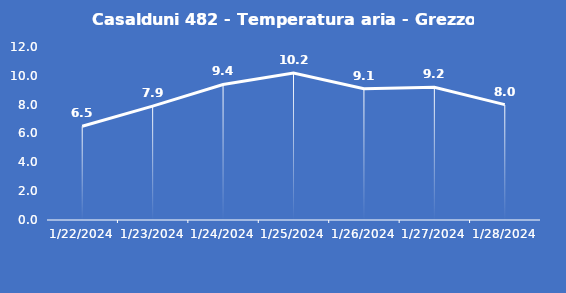
| Category | Casalduni 482 - Temperatura aria - Grezzo (°C) |
|---|---|
| 1/22/24 | 6.5 |
| 1/23/24 | 7.9 |
| 1/24/24 | 9.4 |
| 1/25/24 | 10.2 |
| 1/26/24 | 9.1 |
| 1/27/24 | 9.2 |
| 1/28/24 | 8 |
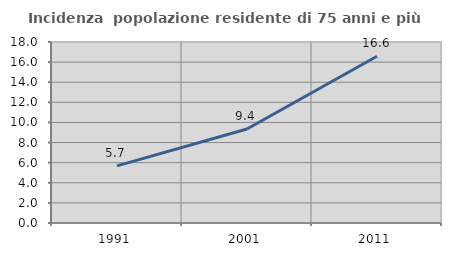
| Category | Incidenza  popolazione residente di 75 anni e più |
|---|---|
| 1991.0 | 5.684 |
| 2001.0 | 9.353 |
| 2011.0 | 16.577 |
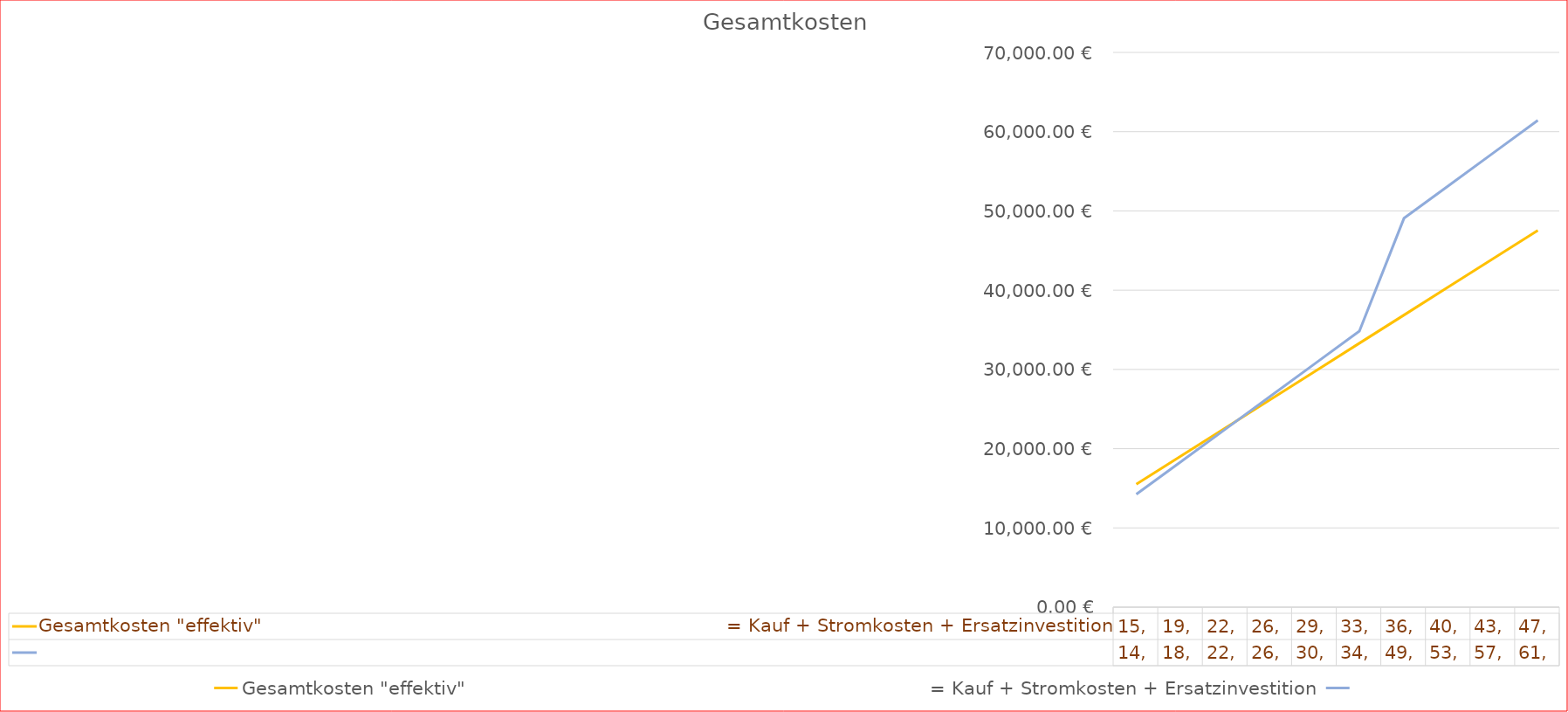
| Category | Gesamtkosten "effektiv"                                                                            = Kauf + Stromkosten + Ersatzinvestition | Series 1 |
|---|---|---|
|  | 15517.46 | 14239.164 |
|  | 19074.92 | 18358.329 |
|  | 22632.38 | 22477.493 |
|  | 26189.84 | 26596.657 |
|  | 29747.3 | 30715.821 |
|  | 33304.76 | 34834.986 |
|  | 36862.22 | 49074.15 |
|  | 40419.68 | 53193.314 |
|  | 43977.141 | 57312.479 |
|  | 47534.601 | 61431.643 |
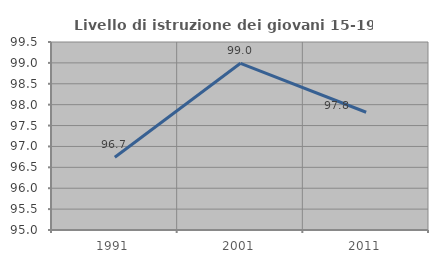
| Category | Livello di istruzione dei giovani 15-19 anni |
|---|---|
| 1991.0 | 96.743 |
| 2001.0 | 98.99 |
| 2011.0 | 97.819 |
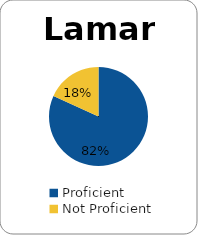
| Category | Series 0 |
|---|---|
| Proficient | 0.818 |
| Not Proficient | 0.182 |
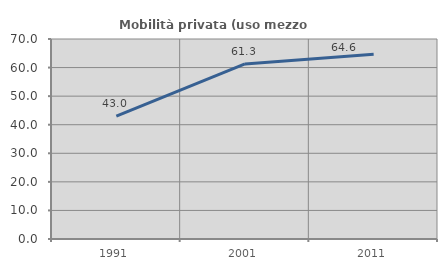
| Category | Mobilità privata (uso mezzo privato) |
|---|---|
| 1991.0 | 43.027 |
| 2001.0 | 61.287 |
| 2011.0 | 64.641 |
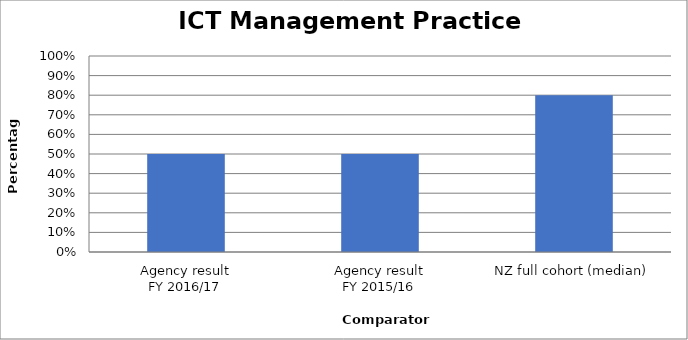
| Category | Result |
|---|---|
| Agency result
FY 2016/17 | 0.5 |
| Agency result
FY 2015/16 | 0.5 |
| NZ full cohort (median) | 0.8 |
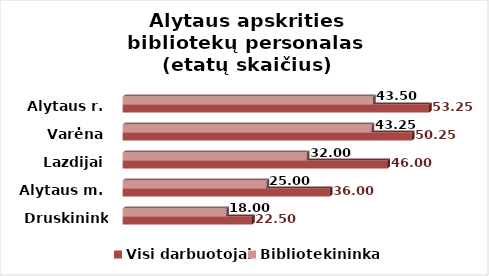
| Category | Visi darbuotojai | Bibliotekininkai |
|---|---|---|
| Druskininkai | 22.5 | 18 |
| Alytaus m. | 36 | 25 |
| Lazdijai | 46 | 32 |
| Varėna | 50.25 | 43.25 |
| Alytaus r. | 53.25 | 43.5 |

━━━━━━━━━━

▶ [What the task requires]
Return every line above word for word, minus images.

▶ [Solution]
| Category | Casalduni 482 - Temperatura aria - Grezzo (°C) |
|---|---|
| 1/22/24 | 6.5 |
| 1/23/24 | 7.9 |
| 1/24/24 | 9.4 |
| 1/25/24 | 10.2 |
| 1/26/24 | 9.1 |
| 1/27/24 | 9.2 |
| 1/28/24 | 8 |
| Category | Incidenza  popolazione residente di 75 anni e più |
|---|---|
| 1991.0 | 5.684 |
| 2001.0 | 9.353 |
| 2011.0 | 16.577 |
| Category | Gesamtkosten "effektiv"                                                                            = Kauf + Stromkosten + Ersatzinvestition | Series 1 |
|---|---|---|
|  | 15517.46 | 14239.164 |
|  | 19074.92 | 18358.329 |
|  | 22632.38 | 22477.493 |
|  | 26189.84 | 26596.657 |
|  | 29747.3 | 30715.821 |
|  | 33304.76 | 34834.986 |
|  | 36862.22 | 49074.15 |
|  | 40419.68 | 53193.314 |
|  | 43977.141 | 57312.479 |
|  | 47534.601 | 61431.643 |
| Category | Livello di istruzione dei giovani 15-19 anni |
|---|---|
| 1991.0 | 96.743 |
| 2001.0 | 98.99 |
| 2011.0 | 97.819 |
| Category | Series 0 |
|---|---|
| Proficient | 0.818 |
| Not Proficient | 0.182 |
| Category | Mobilità privata (uso mezzo privato) |
|---|---|
| 1991.0 | 43.027 |
| 2001.0 | 61.287 |
| 2011.0 | 64.641 |
| Category | Result |
|---|---|
| Agency result
FY 2016/17 | 0.5 |
| Agency result
FY 2015/16 | 0.5 |
| NZ full cohort (median) | 0.8 |
| Category | Visi darbuotojai | Bibliotekininkai |
|---|---|---|
| Druskininkai | 22.5 | 18 |
| Alytaus m. | 36 | 25 |
| Lazdijai | 46 | 32 |
| Varėna | 50.25 | 43.25 |
| Alytaus r. | 53.25 | 43.5 |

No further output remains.